AnsweredAssumed Answered

Spatial Join returning incorrect join_count

Question asked by SVisovsky on Jul 10, 2015
Latest reply on Jul 10, 2015 by SVisovsky


I've been working on a geoprocessing model for a while now and I've been trying to track down what I thought was a logic problem with it.  It turns out it wasn't a problem with the logic behind the model... it was a problem with that workhorse of geoprocessing tools, Spatial Join.  I'm using spatial join with a 15 foot search radius to find where points in one feature class have more than one point from another feature class within 15 feet.  The truly perverse thing about this is that this is the 2nd of 4 such tests in the model and only this one has this problem.


The basic premise is this:  I an existing point layer for each of Trees and Planting Spaces in a database.  We're conducting a largely crowd-sourced data collection effort to acquire all the street trees in the city and need to push those trees into the existing database.  So we get a feature-class of the trees collected in the census and run some checks on it to see if it's a tree that's already in our system.  We anticipate the new tree census data to be much more spatially accurate but less accurate in terms of attribute information.  After running through my model a given census tree should fall into one of the following buckets:

  1. Too many census trees within 15' of the same existing tree
  2. Too many existing trees within 15' of the same census tree
  3. 1:1 census:existing trees, but the diameter-breast-heights are too different
  4. 1:1 census:existing trees, but the genus do not match
  5. 1:1 census:existing trees, existing tree snapped to census tree location
  6. no existing tree within 15', census tree appended to existing tree feature class


All this works fine... except for the spatial join that determines whether or not there are too many census trees for an existing tree.  The procedure for this (and for determining if there are too many existing trees for a single census tree) is as follows.  Perform a spatial join with existing trees as the target FC and census trees as the join FC.  This is a one-to-one join with a search radius of 15 feet.  Then join the output back to the census FC based on the unique tree ID.  Use the select layer by attributes tool to select all records with a join_count (a field automatically created by a one-to-one spatial join) greater than 1.  Then use Calculate Field to update a status field to indicate the selected census trees are shared by too few existing trees.  Remove the join and move on to the next part of the model.  See Fig 1 for the model builder view of this process.
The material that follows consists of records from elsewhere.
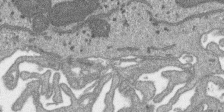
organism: Human
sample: Lung epithelial cells infected with SARS-CoV-2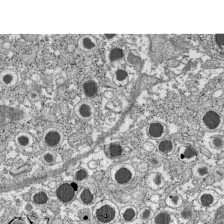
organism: C57BL Mouse
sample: Pancreatic islet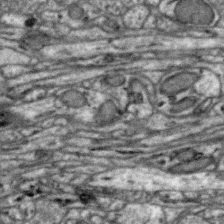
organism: Zebra finch
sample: Brain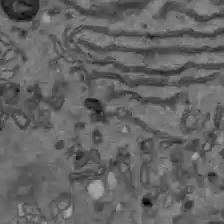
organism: C57BL Mouse
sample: Liver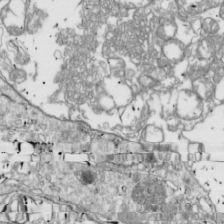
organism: Drosophila
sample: Cell division; meiosis; drosophila spermatocytes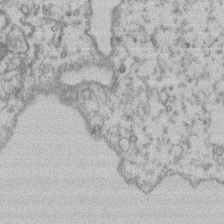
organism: Mouse
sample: T cell stromal cell synapse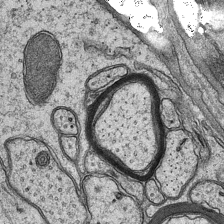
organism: Mouse
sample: CA1 Hippocampus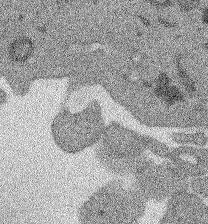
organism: Human
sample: HeLa cells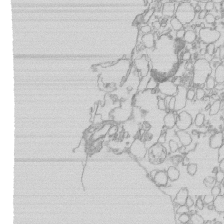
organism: Mouse
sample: Macrophages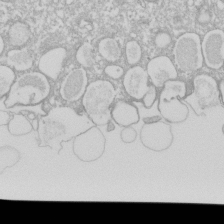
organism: Xenopus
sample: Cilia; centrioles in frog embryo cells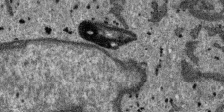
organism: Human
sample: Lung epithelial cells, uninfected (mock) control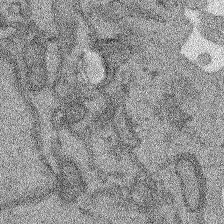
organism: Human
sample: HeLa cells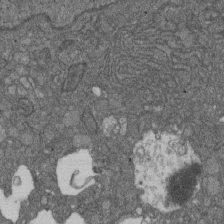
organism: Drosophila
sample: Nephrocyte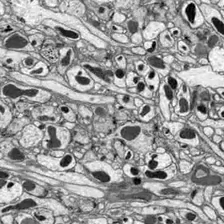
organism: Drosophila
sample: Optic lobe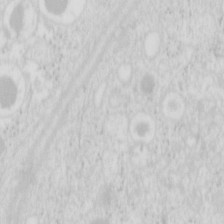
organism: Mouse
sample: Pancreas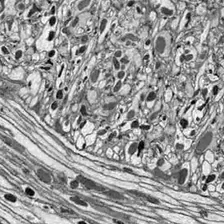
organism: Drosophila
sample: Optic lobe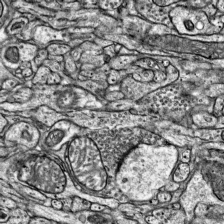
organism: Mouse
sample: Visual Cortex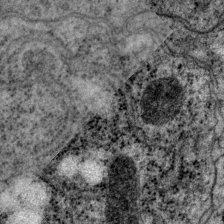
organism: P. pacificus
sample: Pharynx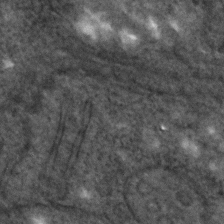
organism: C. elegans
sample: C. elegans embryo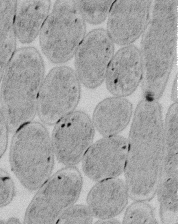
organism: E. coli
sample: Bacterial nucleoid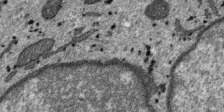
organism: Human
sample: Lung epithelial cells, uninfected (mock) control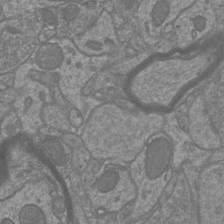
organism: Mouse
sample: Cortical neurons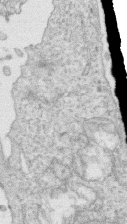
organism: Human
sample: HeLa cell HIV synapse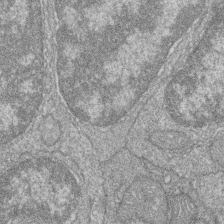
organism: Zebrafish
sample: Cilia; retinal pigment epithelium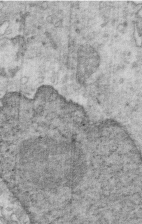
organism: Mouse
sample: Multiciliated cells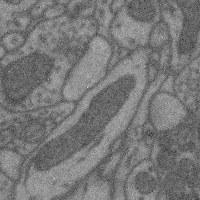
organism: Mouse
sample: Cerebral cortex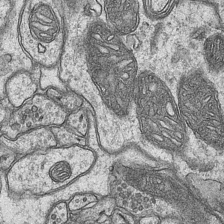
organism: Mouse
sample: CA1 Hippocampus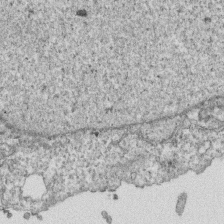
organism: Human
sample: HeLa cell HIV synapse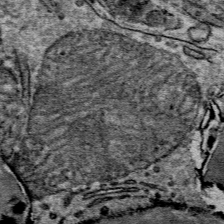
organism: Mouse
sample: Mouse Salivary gland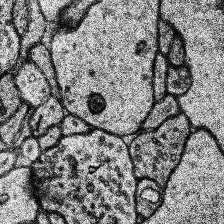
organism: Human
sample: Temporal Lobe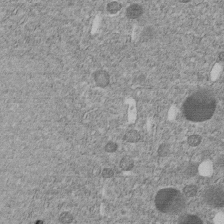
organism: C. elegans
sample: C. elegans embryo early stage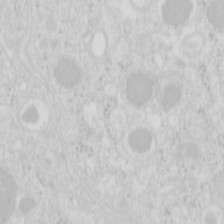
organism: Mouse
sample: Pancreas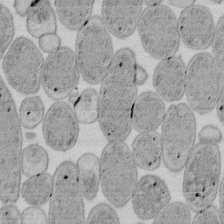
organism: E. coli
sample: Bacterial nucleoid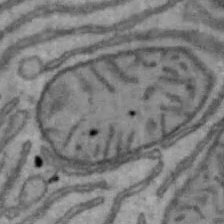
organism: Mouse
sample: Liver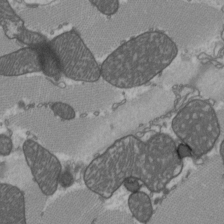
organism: C57BL Mouse
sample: Heart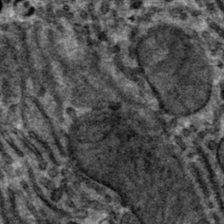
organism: Mouse
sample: Mouse hepatocytes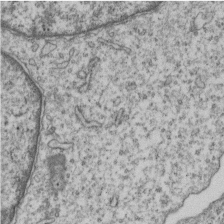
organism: Human
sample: MDA-MB-231 cells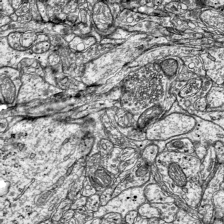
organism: Mouse
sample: Visual Cortex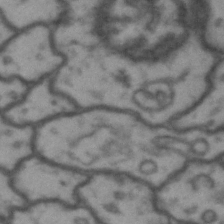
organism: Drosophila
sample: Brain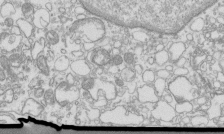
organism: Mouse
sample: Macrophages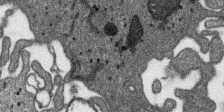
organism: Human
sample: Lung epithelial cells infected with SARS-CoV-2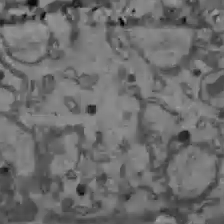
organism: C57BL Mouse
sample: Liver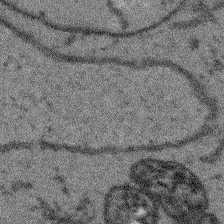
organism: Arabidopsis thaliana
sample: Root tip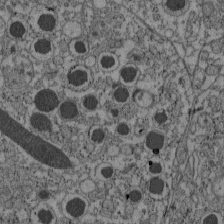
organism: C57BL Mouse
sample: Pancreatic islet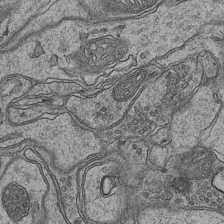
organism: Mouse
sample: CA1 Hippocampus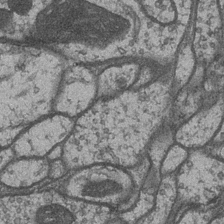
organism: Drosophila
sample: Optic medulla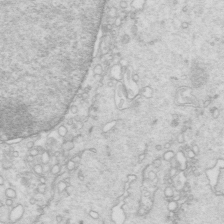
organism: Mouse
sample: Multiciliated cells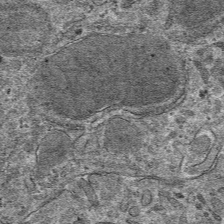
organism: Mouse
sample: Mouse hepatocytes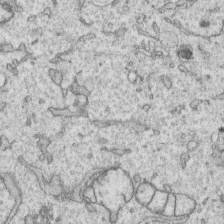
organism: Human
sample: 1205lu cells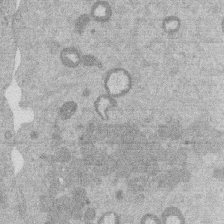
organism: Mouse
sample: Dividing mouse embryo 1 cell stage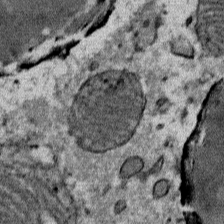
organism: Mouse
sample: Mouse Salivary gland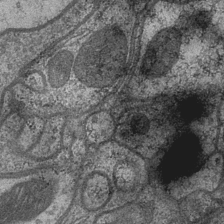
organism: Drosophila
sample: Optic medulla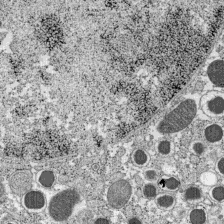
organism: C57BL Mouse
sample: Pancreatic islet

Fig 1. (apologies for the size)











The problem I have discovered is that the Spatial Join at the beginning of the process is returning incorrect values for the join_count field.  As an example, see Fig 2.  which shows where there are two census trees (blue, "Fraxinus") that should both match with the existing tree (red, "Fraxinus pennsylvanica - green ash") as they are within 15' of it.  Several otherwise-successful attempts at running the model have produced a join_count of 1.  I opened the layers in an mxd for checking and ran the spatial join through that mxd 5 additional times.  The first time for these points it produced a join_count of 1.  The second time, with no other changes besides the output file name it produced a join_count of 0.  The three subsequent times again with no other changes besides output file name it produced the correct_join count of 2. I ran the model again after resetting the data... and got a join_count of 1 again for these points.   


The little dots inside the blue circles indicate that the tree in question was added to the existing database.  The two trees in the corners of Fig 2. were added (rightly so) to the existing database.  The two indicated by measurements were added to the existing database in error because of this spatial join problem.


Fig 2.




Now, I'm open to the fact that I did something wrong somewhere along the line.  But I'm pretty sure I've accounted for everything.  If spatial join is misbehaving in such a fundamental way it is truly disconcerting as it is one of the most commonly used tools.  Let me know if there's anything I need to clarify.